Da troppo tempo la questione si trascina con la conseguenza di farsi più ingarbugliata, lasciando sedimentare odi, pregiudizi e violenze: questa consapevolezza si fa strada nella società, rilevando la necessità di dare una sterzata alla storia del Kashmir e di restituire serenità e pace agli oltre 16 milioni di abitanti che, nel complesso, vivono in quel territorio. Per questo si è andata configurando tra i fedeli cristiani, i gruppi interreligiosi, i movimenti della società civile, al di qua e al di là della frontiera, una proposta politica, sociale e religiosa per un serio cammino di riconciliazione che, partendo dalla guarigione delle ferite del passato, rimetta al centro dell’agenda politica la questione della pace in Kashmir.

Su questo punto concordano i vescovi indiani e quelli pakistani. In una recente marcia per la pace organizzata da Lahore alla frontiera, la Commissione episcopale per il dialogo interreligioso in Pakistan, coordinata dal francescano Francis Nadeem, segretario esecutivo, ha rilanciato l’urgenza di riprendere in mano seriamente il nodo di un accordo di pace, per scongiurare ogni nuova conflittualità tra le sue potenze.

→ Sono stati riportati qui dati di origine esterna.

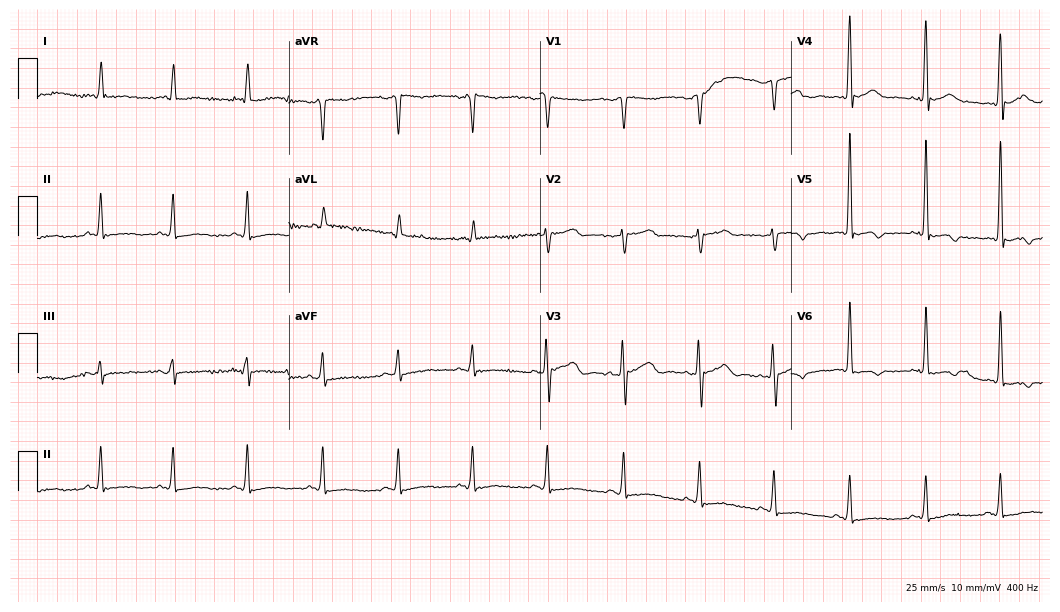
12-lead ECG from an 80-year-old female patient. Screened for six findings — first-degree AV block, right bundle branch block, left bundle branch block, sinus bradycardia, atrial fibrillation, sinus tachycardia — none is recorded.
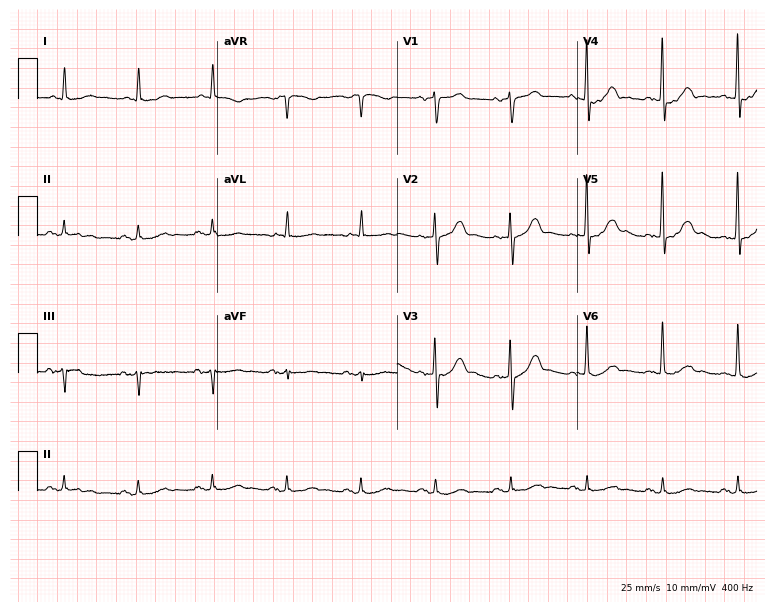
12-lead ECG from a male, 74 years old. No first-degree AV block, right bundle branch block, left bundle branch block, sinus bradycardia, atrial fibrillation or sinus tachycardia recorded for this tracing. Other findings, if any, are not listed.

«Il Pakistan ha urgente bisogno di pace e di armonia e l’India non è da meno: una intesa pacifica sul Kashmir andrà a beneficio di tutti, soprattutto dei civili che soffrono in quella terra per sfollamento e paura di nuovi atti terroristici», spiega Nadeem a Vatican Insider.

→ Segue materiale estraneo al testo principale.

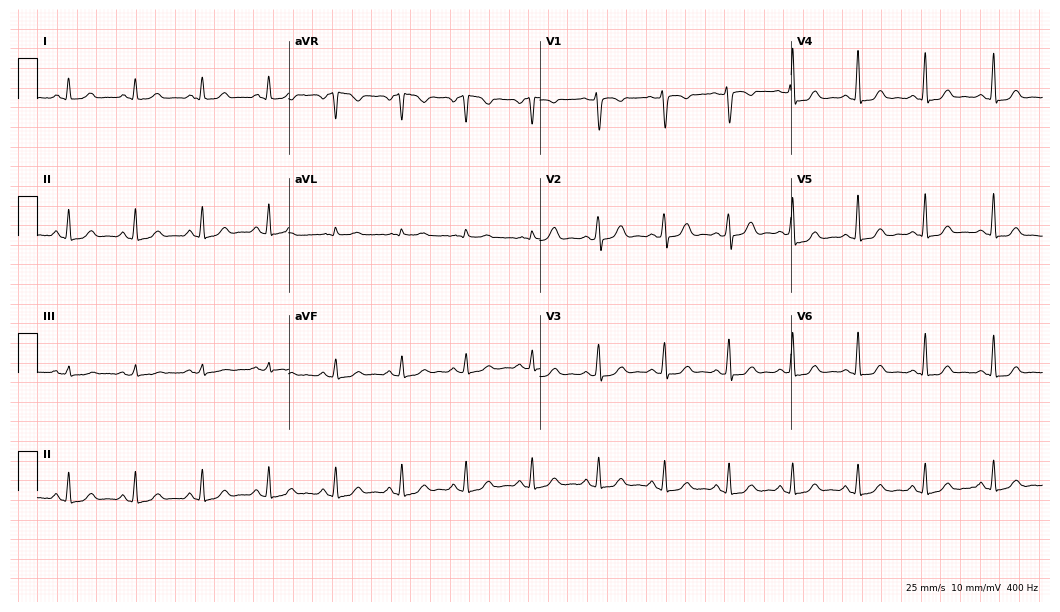
12-lead ECG from a 55-year-old woman. Labelled as a normal ECG.
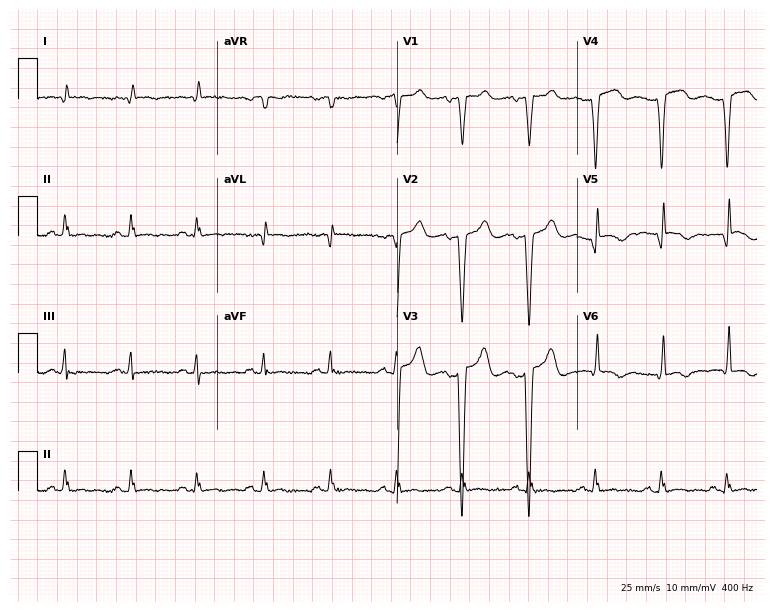
ECG — a female, 71 years old. Screened for six findings — first-degree AV block, right bundle branch block, left bundle branch block, sinus bradycardia, atrial fibrillation, sinus tachycardia — none is recorded. Findings outside these six are not listed.

D’altro canto a Delhi, attivisti e di tutte le religioni si mobilitano per far sì che un momento di dolore e di cordoglio nazionale non sfoci in sentimenti di vendetta che, sull’onda del populismo e del nazionalismo, portino ad atti di aperta belligeranza.

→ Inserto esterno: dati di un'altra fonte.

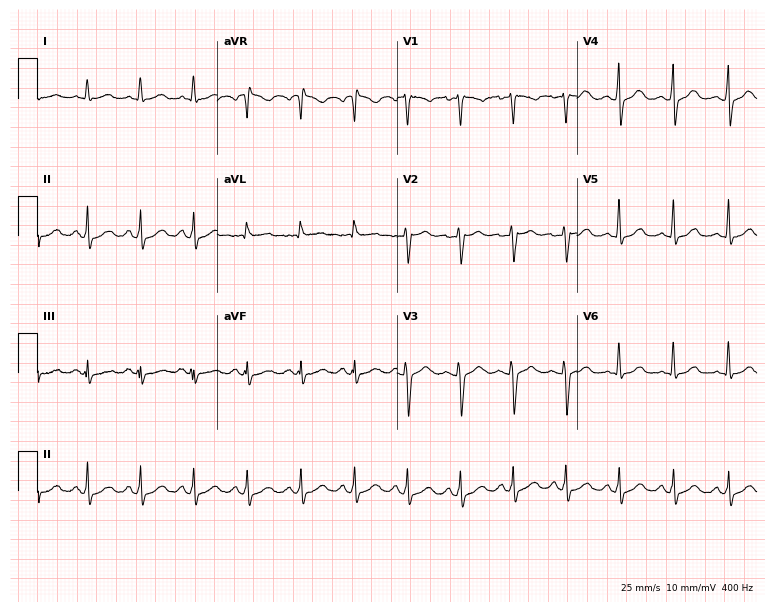
Resting 12-lead electrocardiogram (7.3-second recording at 400 Hz). Patient: a 42-year-old female. None of these six findings is recorded: first-degree AV block, right bundle branch block (RBBB), left bundle branch block (LBBB), sinus bradycardia, atrial fibrillation (AF), sinus tachycardia. Only these six findings were labelled.
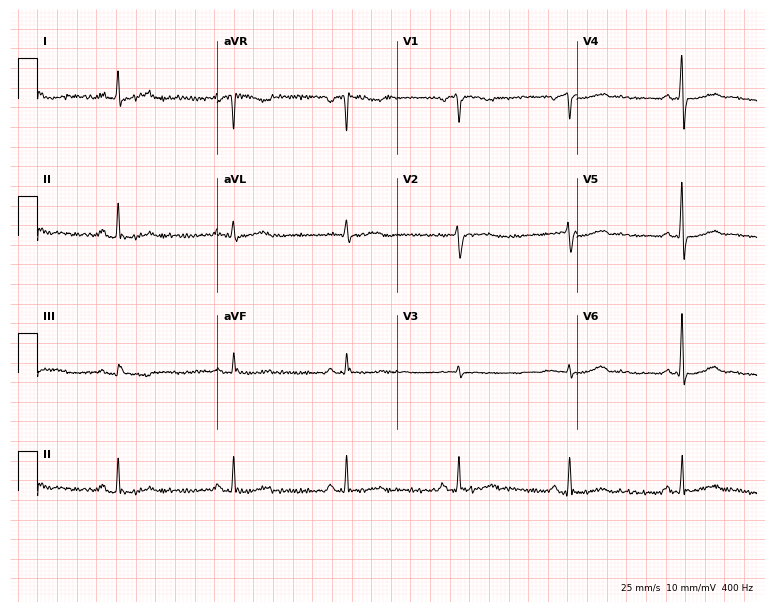
Resting 12-lead electrocardiogram. Patient: a woman, 61 years old. None of these six findings is recorded: first-degree AV block, right bundle branch block (RBBB), left bundle branch block (LBBB), sinus bradycardia, atrial fibrillation (AF), sinus tachycardia.

Per questo i vescovi hanno inviato un messaggio che mette l’accento sull’urgenza della preghiera, della pace e di «azioni ispirate dalla saggezza e dalla grazia di dio». Anche perché in India il governo del leader Narendra Modi, salito al potere da “uomo forte”, sta attraversando un periodo di difficoltà e di declino nel gradimento degli elettori e così potrebbe usare al crisi del Kashmir come carta per riguadagnare il consenso perduto, ponendo l’accento sui temi della sicurezza e dell’identità, rispetto al nemico da combattere. Tali questioni fanno facilmente presa sull’elettorato e giungono tempestivi in vista delle elezioni generali previste tra aprile e maggio.

Di nuovo il Kashmir al centro di un gioco politico e religioso, dunque? Il pericolo è reale: la società civile e le comunità religiose in India e in Pakistan vogliono evitare che il virus del fanatismo e dell’ideologia alimentino nuove divisioni e provochino nuove, immani sofferenze alla popolazione.